La ragazza avvertiva il suo respiro, solitamente lento e calmo, velocizzarsi e il suo cuore iniziare a correre, spaventato.
Cosa ti hanno fatto? Avrebbe voluto chiedergli lei, mentre con la mano gli accarezzava la mascella tesa. Ebbe un fremito nel sentire la sua pelle sulla sua, e quasi non si fermò lì per stringerla e fingere di essere altrove con lei, ovunque ma lontano da lì.
Se quella notte fosse andata secondo i piani, lui avrebbe ucciso sua madre e forse salvato suo fratello. Non poteva dimenticare che l'unico nemico non era Caspian, il quale seppur un mostro rimaneva comunque umano. No, Liv lo aveva avvertito: Död non avrebbe accettato quell'unione, non dopo ciò che aveva fatto per assicurarsi la sua disfatta.
Non riusciva a capire come Shahrazād non lo biasimasse, nemmeno un minimo, per quel che riguardava la sua vista.
"Gli appunti," si era ricordata lei, nervosamente, "cosa intendevi prima? Caspian tiene dei documenti nelle segrete?"
Sover e Wyulma, avanti di qualche metro, avevano teso le orecchie per sentire la risposta. Non si preoccupavano della direzione intrapresa, perché riuscivano a vederla proiettata dall'intenzione di Styrkur. Lui la ricordava, e questo faceva muovere l'aria e la sua energia, formando un percorso visibile solo agli occhi di chi aveva visto la vita iniziare.
Nuovamente si era sentito spossato, vittima di quel posto e dei suoi ricordi. Così, senza pensare, aveva stretto le dita attorno al fianco della ragazza. Sentiva le sue unghie aggrapparsi alla veste e poi alla pelle sottostante con disperazione, paura. Si impose di non gemere e di non sobbalzare, perché il dolore non era tale sa a infliggerglielo era lui.
"Caspian aveva l'abitudine di segnare i progressi fatti, le procedure alle quali si era stati sottoposti, con successo o meno. Così facendo, poteva pianificare le prove successive. Se non riuscivi a superarla, allora doveva renderti in grado di farlo. Perfezionarti, migliorarti, ferirti."
Aveva scosso la testa, allontanando quei ricordi. Non poteva permettersi di essere debole in quella situazione, quindi non poteva permettersi di ricordare.
"Scusami," le aveva sussurrato all'orecchio lui, baciandole la testa per annusarle i capelli; Shahrazād non poteva immaginare cosa lo avesse reso così cupo, ma non importava.
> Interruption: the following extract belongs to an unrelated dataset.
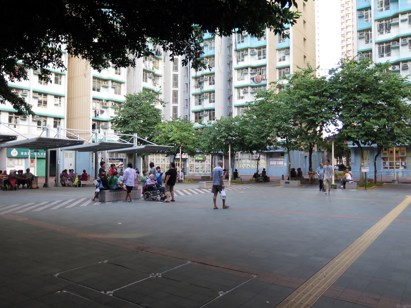 Oi Tung Estate Plaza

Ora ricordava di quando, da ragazzini, si erano incontrati al lago. Di quando lui era giunto con la casacca imbratta di sangue e gli occhi gonfi e viola. Era scappato da Città dei Santi, trovando rifugio lì, da lei. Sarebbe stato così per sempre, se ne sarebbe personalmente accertata.
Se tutto fosse andato secondo i suoi piani, se le stanze nelle quali era stata con Eternità le avevano rivelato il vero, allora quella sera si sarebbe sporcata le mani di sangue.